(Supplied data)

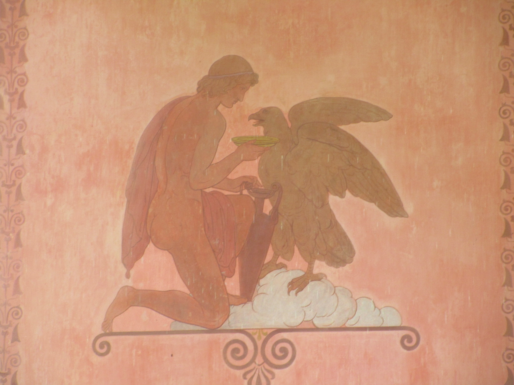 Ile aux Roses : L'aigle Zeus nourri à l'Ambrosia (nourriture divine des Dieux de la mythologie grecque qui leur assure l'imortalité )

(End Supplied data)
(Supplied data)

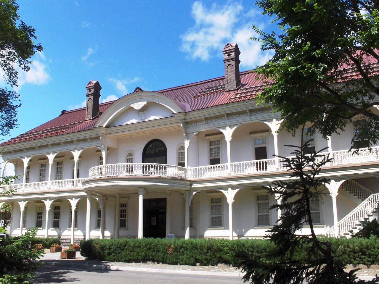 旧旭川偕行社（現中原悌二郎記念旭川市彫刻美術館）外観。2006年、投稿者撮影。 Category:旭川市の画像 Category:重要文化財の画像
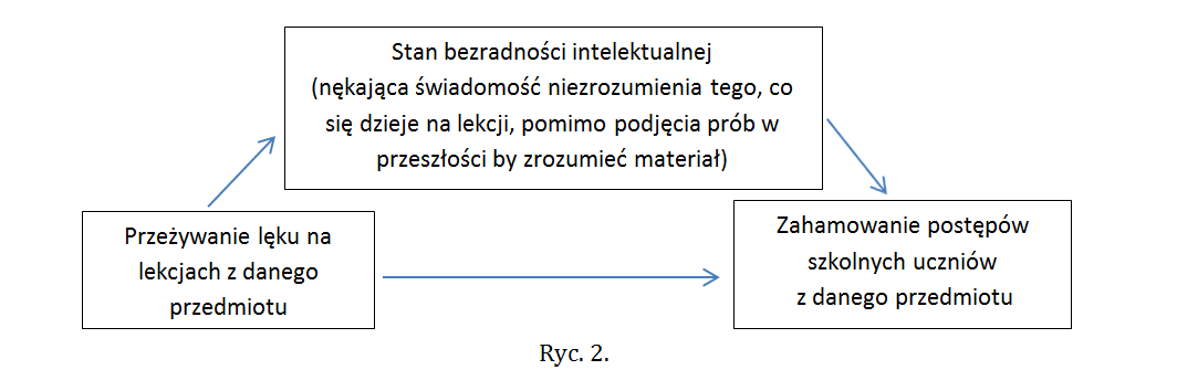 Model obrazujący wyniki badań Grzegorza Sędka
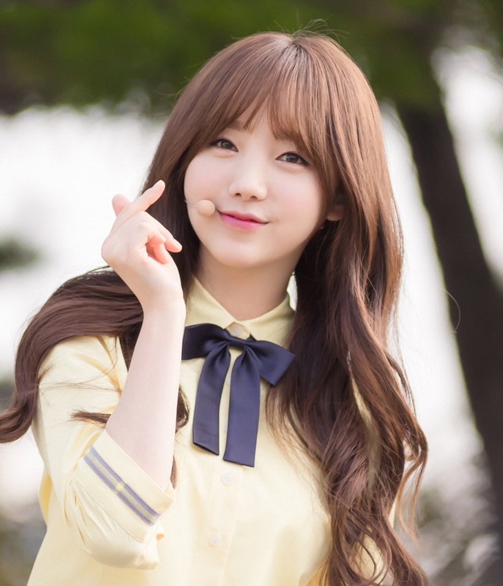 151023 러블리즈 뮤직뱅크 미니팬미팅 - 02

(End Supplied data)

Goal of the exercise:
Within the material above, only the stretch from the line holding "Model obrazujący wyniki" through the line holding "151023 러블리즈 뮤직뱅크 미니팬미팅 - 02" is to be restated exactly. Pictures are dropped.

Result for this exercise:
 Model obrazujący wyniki badań Grzegorza Sędka
 151023 러블리즈 뮤직뱅크 미니팬미팅 - 02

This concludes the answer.